Anchor text is the clickable, visible text within a hyperlink. When you see a blue underlined word or phrase on a webpage, that's the anchor text. It acts as the label for a link, telling both users and search engines what to expect on the other side.

Quick definition: Anchor text is the human-readable part of a hyperlink — the words you can click. In HTML it looks like this: <a href="url">This is the anchor text</a>

Why Does Anchor Text Matter for SEO?

Google's algorithm uses anchor text as a contextual relevance signal. When many websites link to a page using the anchor text "best running shoes," Google interprets that as a strong indicator that the linked page is about running shoes. This is why anchor text has historically been a powerful ranking factor.

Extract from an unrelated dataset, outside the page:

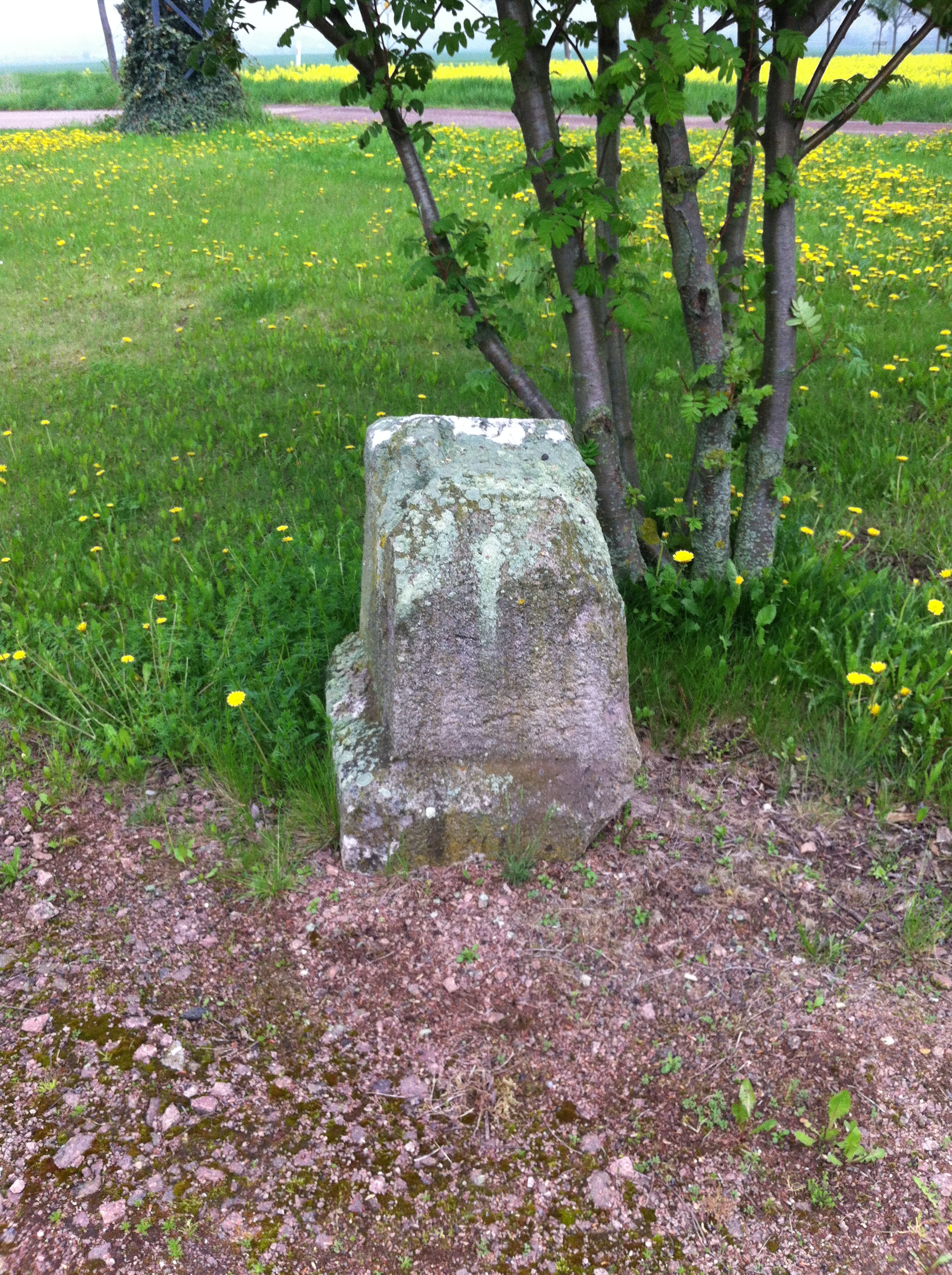 Fragment eines Preußischern Meilensteins beim Sattelhof. Von dem Obelisk ist nur der untere Teil des Steins vorhanden.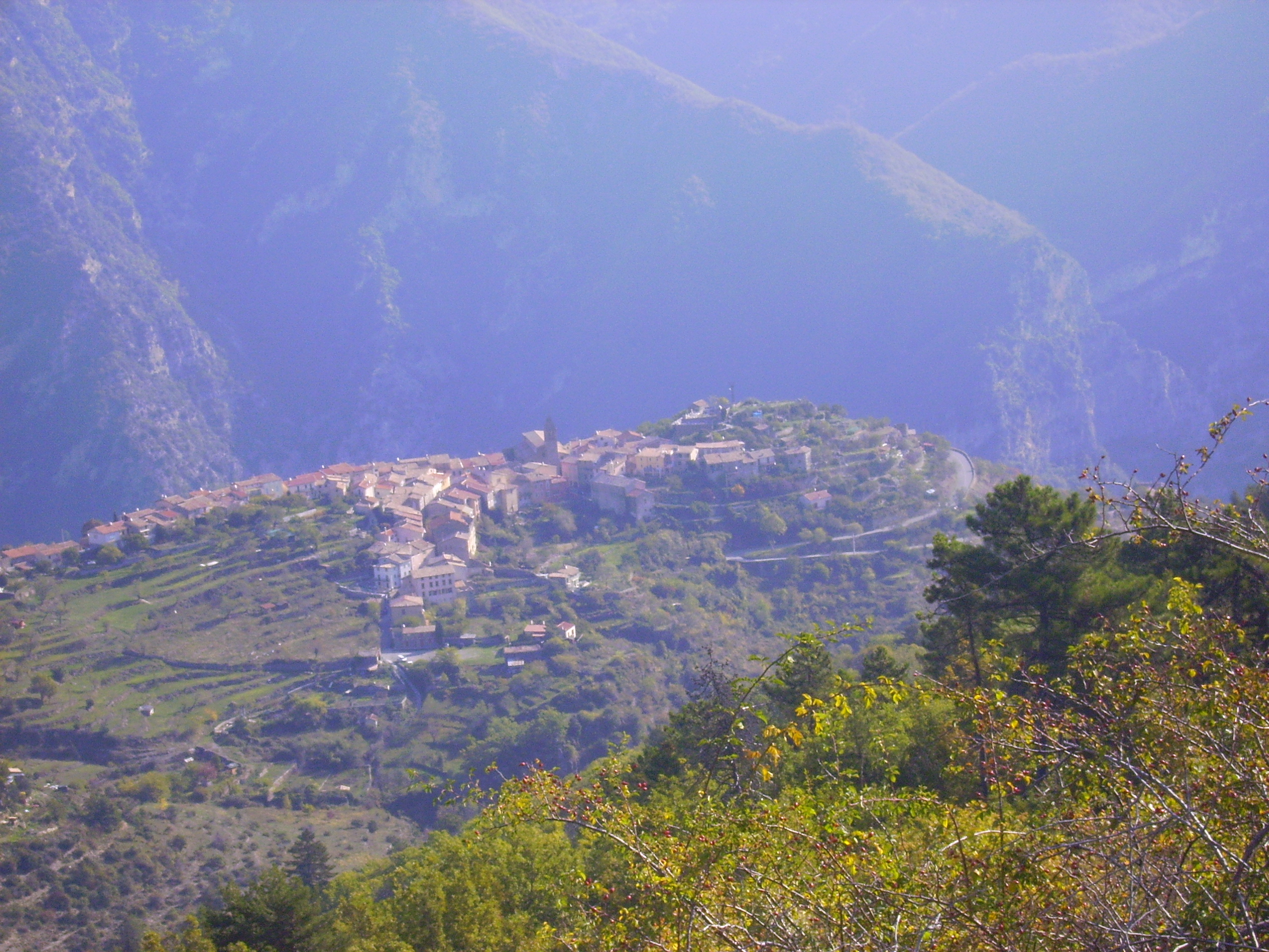 Utelle Alpes-Maritimes

However, over-optimising anchor text — particularly with exact-match keywords — can trigger Google's spam filters and result in manual or algorithmic penalties. A natural, varied anchor text profile is what you should aim for.

Types of Anchor Text

Not all anchor text is created equal. Here are the main types SEOs work with:

  • Exact Match — The anchor text exactly matches the target keyword (e.g., "link building strategies"). Powerful, but risky in large quantities.
  • Partial Match — Contains the keyword alongside other words (e.g., "these link building strategies work well"). More natural-looking.
  • Branded — Uses a brand name (e.g., "Ahrefs" or "SEO is Alive"). Considered the most natural type.
  • Generic — Non-descriptive phrases like "click here," "read more," or "this article." Minimal SEO value but fine in moderation.
  • Naked URL — The raw URL is used as the anchor (e.g., seoisalive.com). Common in citations and directories.
  • Image Alt Text — When an image is linked, Google uses its alt attribute as the anchor text.

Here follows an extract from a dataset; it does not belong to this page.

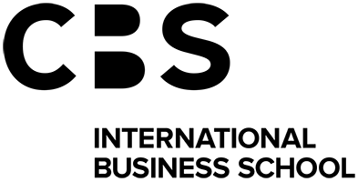 CBS International Business School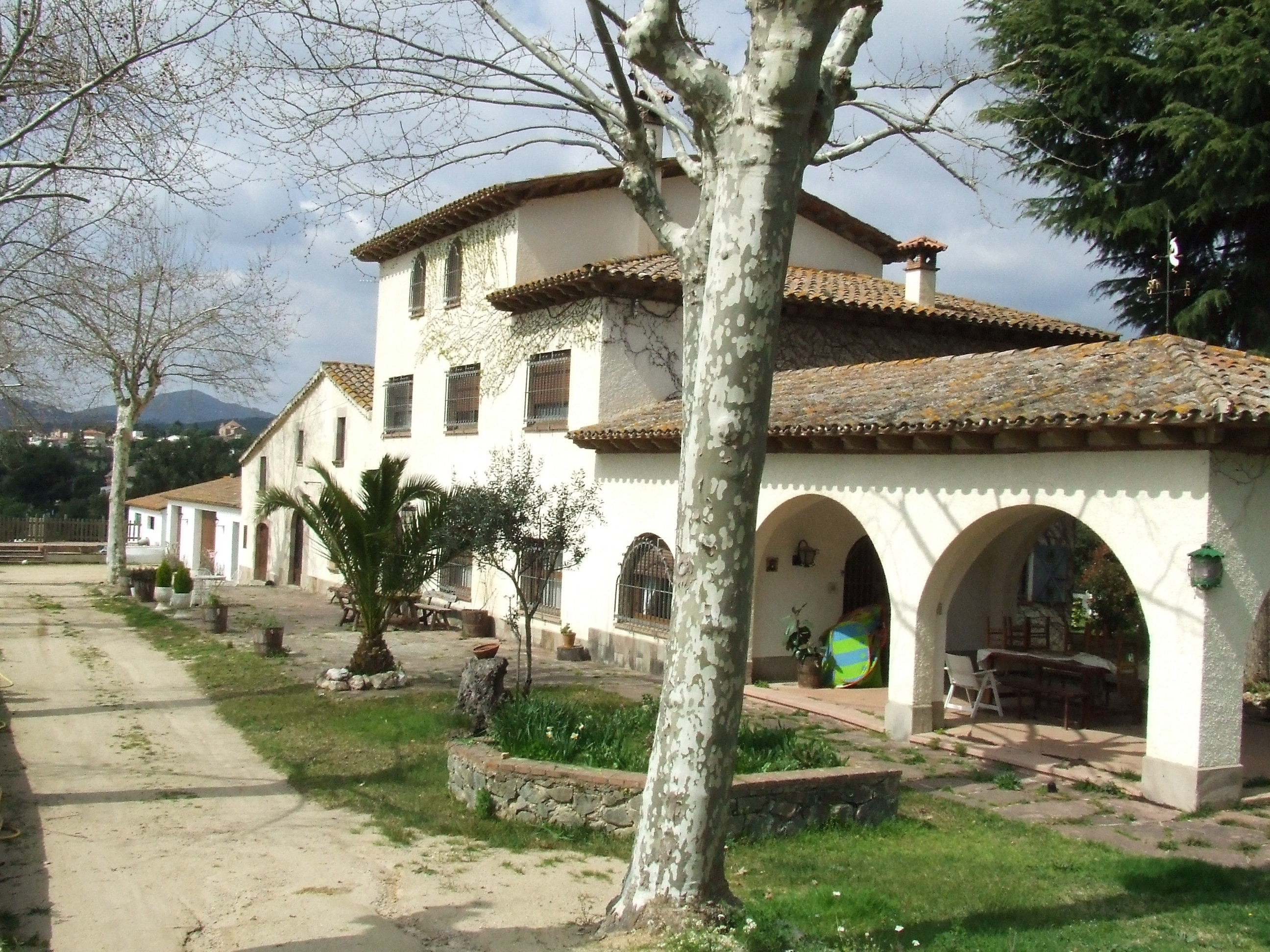 Can Gresola (Bigues, Bigues i Riells, Vallès Oriental)

What Makes a Healthy Anchor Text Profile?

A natural backlink profile has a mix of all anchor text types. Most links from real websites use branded or generic anchors simply because that's how people write naturally. A profile dominated by exact-match anchors looks manipulated and can attract algorithmic scrutiny.

Good rule of thumb: If you're building links, aim for 60–70% branded/generic anchors, 20–25% partial match, and no more than 5–10% exact match.

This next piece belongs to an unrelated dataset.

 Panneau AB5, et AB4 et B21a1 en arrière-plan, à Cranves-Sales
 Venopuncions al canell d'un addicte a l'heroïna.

Internal vs. External Anchor Text

Anchor text applies to both internal links (links within your own site) and external links (links from other sites). For internal linking, you have full control and should use descriptive, keyword-relevant anchor text to help Google understand your site's structure. For external links, you can suggest anchor text to link partners, but cannot force it.

Key Takeaways

  • Anchor text tells search engines what the linked page is about.
  • A diverse, natural anchor text profile is safest for long-term SEO.
  • Exact-match anchors have SEO power but should be used sparingly.
  • Internal links give you full control — use descriptive anchors.